Michel Boutin craint notamment l’impact du mode à honoraires sur les petits épargnants, si par exemple l’industrie commençait à facturer les services à l’heure. «Tous les petits investisseurs qui détiennent des comptes de moins de 25 000 $ n’auront plus accès à un conseiller et au marché, dit-il. Ça leur coûterait trop cher.» Il ajoute que les fonds communs, qui ont été créés notamment pour donner accès aux petits épargnants à divers marchés, «n’auront plus leur raison d’être».
«De nombreux conseillers à honoraires s’occuperont moins des comptes de clients qui possèdent moins de 100 000 $, croit de son côté Jan Dymond, de l’IFIC. Et si ces clients doivent rémunérer leur conseiller selon un pourcentage de l’actif sous gestion, ça leur coûtera plus cher que la formule des frais intégrés.»
Par exemple, «un petit compte de fonds communs de 10 000 $ procure peu de commissions au conseiller, environ 238 $, illustre Jan Dymond, de l’IFIC. Si l’investisseur devait passer à un mode de rémunération à honoraires, cela lui coûterait sûrement davantage que 238 $. Pour les petits investisseurs ou les partisans de cette option, la rémunération à commissions (frais intégrés) est non seulement appropriée, mais avantageuse.»
Concurrence accrue
FAIR Canada croit tout le contraire et est convaincu que le mode du paiement direct «stimulera la concurrence et fera baisser les coûts», soutient Marian Passmore.
«Lorsque les gens paient directement leur conseiller et sa-vent combien coûtent les conseils qu’ils obtiennent, ils sont plus portés à négocier, ajoute-t-elle. C’est plus transparent et cela éliminera les conflits potentiels.» Tout le monde en bénéficiera, y compris «les petits investisseurs qui, selon elle, ne sont pas nécessairement bien servis à l’heure actuelle.»
De plus, Marian Passmore n’est pas d’avis que le modèle à honoraires ait entraîné «une hausse des coûts aux États-Unis». Elle s’appuie notamment sur des déclarations récentes d’Atul Tiwari, directeur général de Placements Vanguard Canada, manufacturier de fonds négociés en Bourse.
«Le modèle à honoraires américain a favorisé la création de produits plus abordables destinés à cette clientèle. Par exemple, 83 % des fonds communs vendus à honoraires aux États-Unis ne comportent aucuns frais ou commissions de suivi», a affirmé Atul Tiwari lors d’une table ronde sur les frais des fonds communs tenue par la Commission des valeurs mobilières de l’Ontario (CVMO), le 7 juin dernier.

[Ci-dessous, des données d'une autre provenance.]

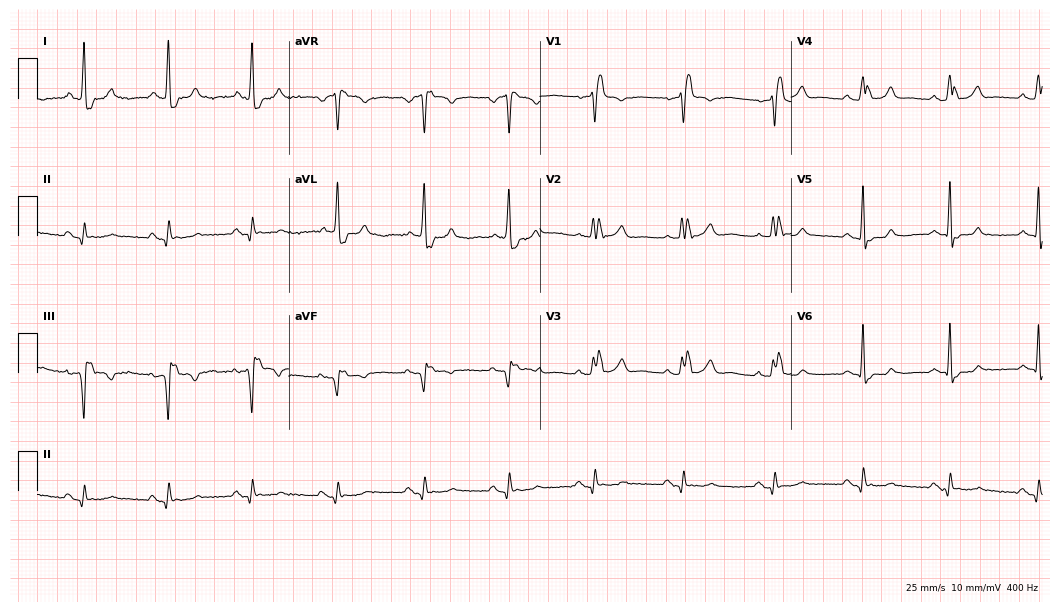
Standard 12-lead ECG recorded from a 68-year-old male (10.2-second recording at 400 Hz). The tracing shows right bundle branch block.

Une chose est sûre, le débat sur la rétribution des conseillers n’est pas prêt de se conclure dans l’industrie des fonds communs. Les Autorités canadiennes en valeurs mobilières (ACVM) ont décortiqué pas moins de 99 documents de commentaires qu’elles ont reçus sur la question. Un premier rapport d’étape doit être rendu public d’ici la fin de l’année, a indiqué par courriel le directeur des relations médias de l’Autorité des marchés financiers (AMF), Sylvain Théberge.
1. «La perception des investisseurs canadiens quant aux fonds communs de placement et à l’industrie des fonds communs 2013», recherche effectuée par Pollara pour l’Institut des fonds d’investissement du Canada, Toronto, septembre 2013, 46 p. [http://tinyurl.com/o6m5tld]
2. «Les tendances relatives au coût de détention et aux ratios de frais des fonds communs de placement. Un aperçu de la situation au Canada et aux États-Unis», étude préparée par Investor Economics et Strategic Insight pour l’IFIC, Toronto, novembre 2012, 23 p.